*** Block opens ***

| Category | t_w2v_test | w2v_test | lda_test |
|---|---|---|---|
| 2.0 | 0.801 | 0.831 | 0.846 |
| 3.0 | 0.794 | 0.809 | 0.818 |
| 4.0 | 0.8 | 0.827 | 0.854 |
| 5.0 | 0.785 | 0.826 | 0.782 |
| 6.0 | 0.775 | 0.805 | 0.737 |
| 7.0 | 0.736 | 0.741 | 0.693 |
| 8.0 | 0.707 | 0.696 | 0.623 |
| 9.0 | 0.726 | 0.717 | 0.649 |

*** Block closes ***
*** Block opens ***

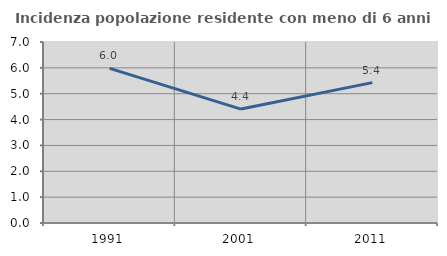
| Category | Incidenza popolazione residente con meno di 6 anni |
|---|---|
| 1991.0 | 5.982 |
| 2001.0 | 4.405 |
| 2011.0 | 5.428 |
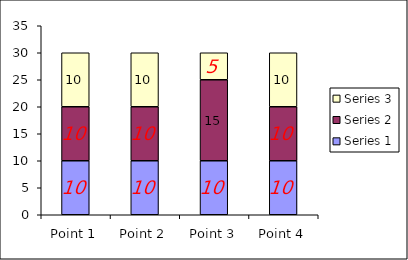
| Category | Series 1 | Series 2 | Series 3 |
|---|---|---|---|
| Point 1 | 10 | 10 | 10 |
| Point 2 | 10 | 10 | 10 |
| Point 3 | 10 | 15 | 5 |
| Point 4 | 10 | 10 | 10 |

*** Block closes ***

> [Exercise details]:
Checking each line of the data, count the ones containing "Category", and give only that count.

> [Task response]:
3